Only three trials were collected per movement. As is common with motion capture, not all participants had three valid trials due to technical difficulties which were only evident in post-processing. This results in the potential for under-estimatation of the frequency of each waveform since some collections will have a maximum frequency of two but others three. Previous studies have shown that Early Peak waveforms are relatively rare^18,21 which was also true for Early Peaks in this study. Collecting three trials per movement is likely not sufficient to reflect the true Early Peak frequency of the athlete.

It is likely that athletes with higher pre-season frequencies of Early Peaks would display greater decreases due to the intervention compared to athletes with baseline lower frequencies since a similar pattern has been observed with the landing error scoring system.³⁶ This interaction effect between the pre-season knee valgus moment Early Peak frequency during athletic tasks and the intervention was not included in the analysis as the statistical models failed to converge on a solution due to the small sample size.

CONCLUSIONS

Post-intervention reductions in the number of early peak knee valgus moments seen in some athletes during athletic tasks may explain a mechanism of effect of The 11+ intervention program. Future studies are required to establish a link between early peak knee valgus moment counts and risk of ACL injury. Future studies should include tasks more likely to result in a higher frequency of knee valgus moment early peaks, and with enough repetitions to reflect how frequently each athlete displays knee valgus moment early peaks.

Conflicts of interest

The authors have no conflicts of interest.

Funding

Research reported in this publication was supported by the National Institute of Arthritis and Musculoskeletal and Skin Diseases of the National Institutes of Health (award number R01AR072034).
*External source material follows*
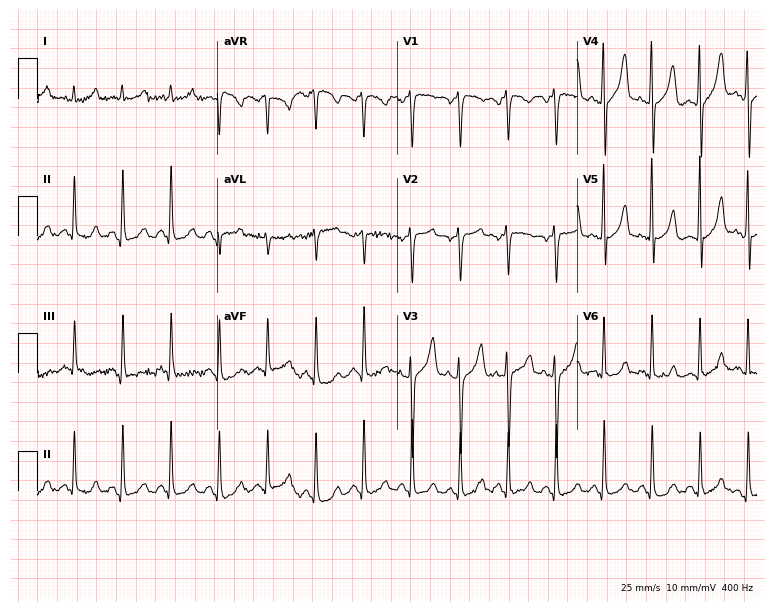
ECG (7.3-second recording at 400 Hz) — a male, 29 years old. Findings include sinus tachycardia (a sinus rate of 100 beats per minute or more).

The content is solely the responsibility of the authors and does not necessarily represent the official views of the National Institutes of Health. This work was also supported by grant R37-HD037985 from the National Institute of Health. This work was supported by the Icelandic Research Fund, grant numbers 120410021, 903271305, 1203250031, and 185359051.

Acknowledgements

The authors would like to acknowledge the work of Holly Silvers-Granelli and Amelia J. H. Arundale who collected the data for the study.